I learn that Barack Obama was attracted to the idea that on top of our business-cycle demand-driven downturn was a longer-run trend rise in technological unemployment that virtually guaranteed that the recovery would be “jobless”:

[Summers and Romer] were concerned by something the president had said in a morning briefing: that he thought the high unemployment was due to productivity gains in the economy. Summers and Romer were startled. “What was driving unemployment was clearly deficient aggregate demand,” Romer said. “We wondered where this could have been coming from. We both tried to convince him otherwise. He wouldn’t budge.” Summers had been focused intently on how to spur demand, and on what might drive a meaningful recovery…. [W]ithout a rise in demand, in Summers’s view, nothing else would work…. But productivity?… If Obama felt that 10 percent unemployment was the product of sound, productivity-driven decisions by American business, then short-term government measures to spur hiring were not only futile but unwise. The two economists strained their memory… had they said something he’d misconstrued?… After a month, frustration turned to resignation. “The president seems to have developed his own view,” Romer said.

I’d like to talk about what is so wrong about Obama’s thinking.
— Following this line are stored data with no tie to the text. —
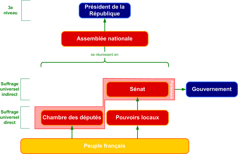 Schéma réalisé par mes soins représentant les différents échelons des pouvoirs dans la Troisième République, en prenant soin de mentionner leur relation au corps électoral.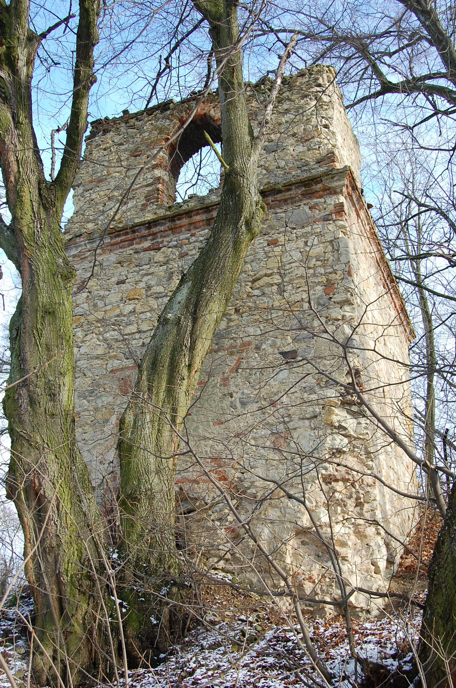 Dzwonnica z XVII wieku w Konopnicy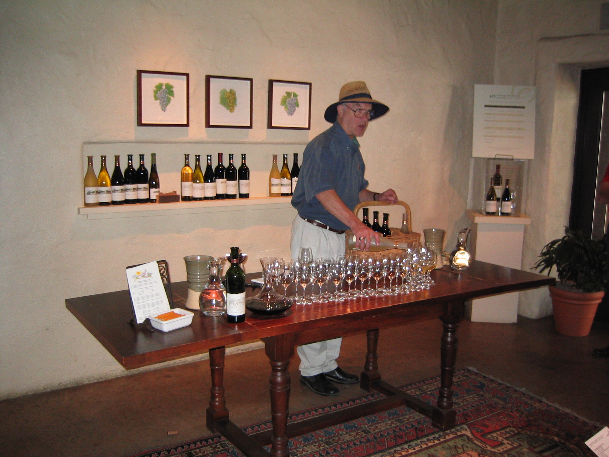 Robert Mondavi préparant une dégustation de ses vins en 2003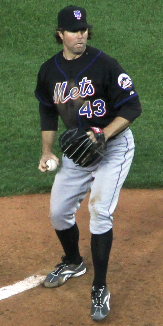 R. A. Dickey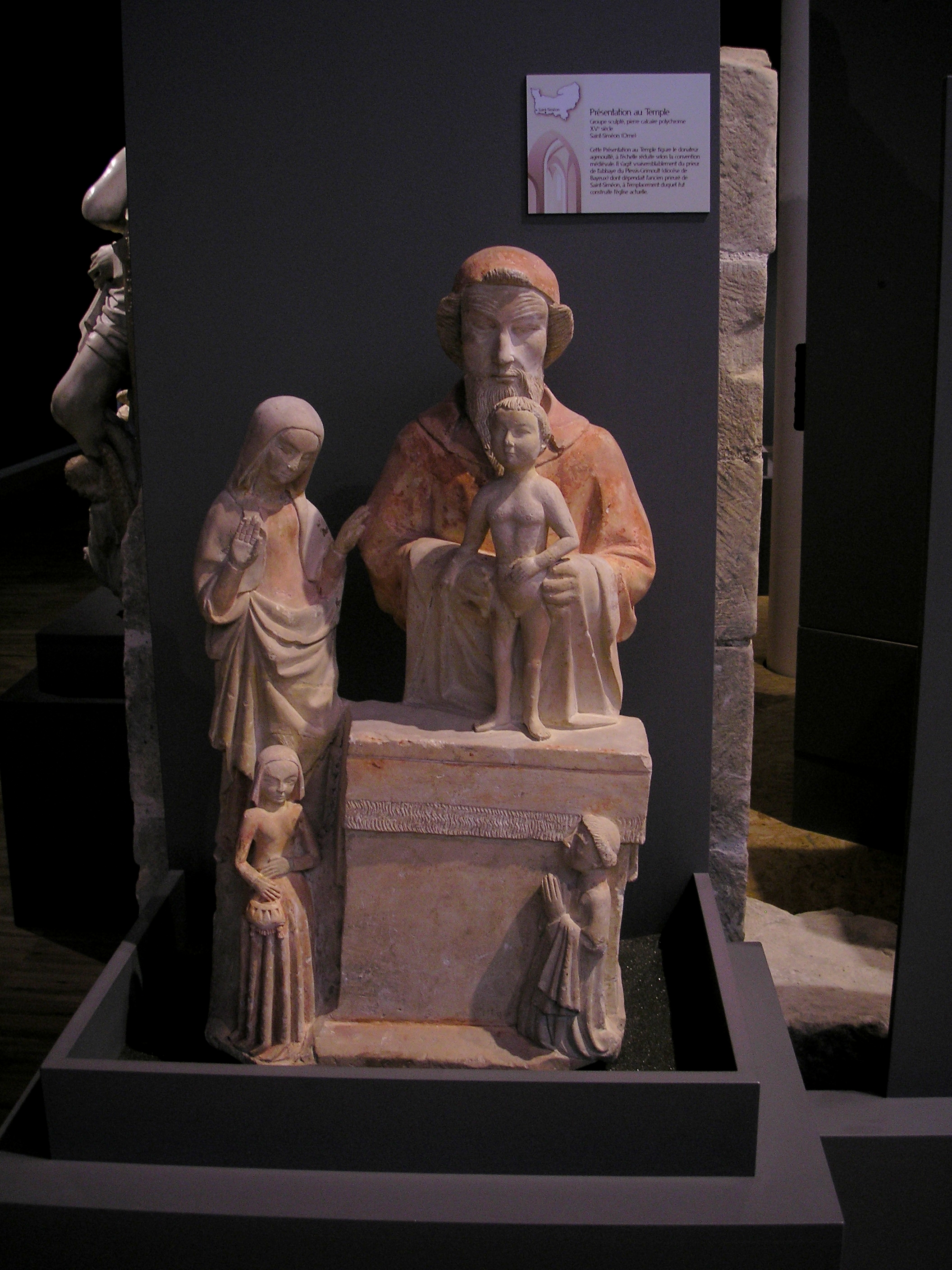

Obama is short sighted when he thinks, “high unemployment was due to productivity gains in the economy.”  He needs to realize that because of the way our taxes are structured and the rules that have been set up for our economy since 1980, the fruits of increasing productivity flow almost exclusively to the top of the economic pyramid.  The rest of the economy  is left to suffer only the bad consequences of how this economic structure is set up.

In my previous post Imagine – Total Automation, I tried to show that by taking the rise of productivity to an extreme it might be clearer that one could imagine a different outcome is possible for the 98% of the economy that is actually harmed by increasing productivity under the current system.

Where Romer missed making an effective argument, was in saying that “What was driving unemployment was clearly deficient aggregate demand,”  as if that were totally unrelated to the President’s vision of the cause of high unemployment being the fault of increased productivity.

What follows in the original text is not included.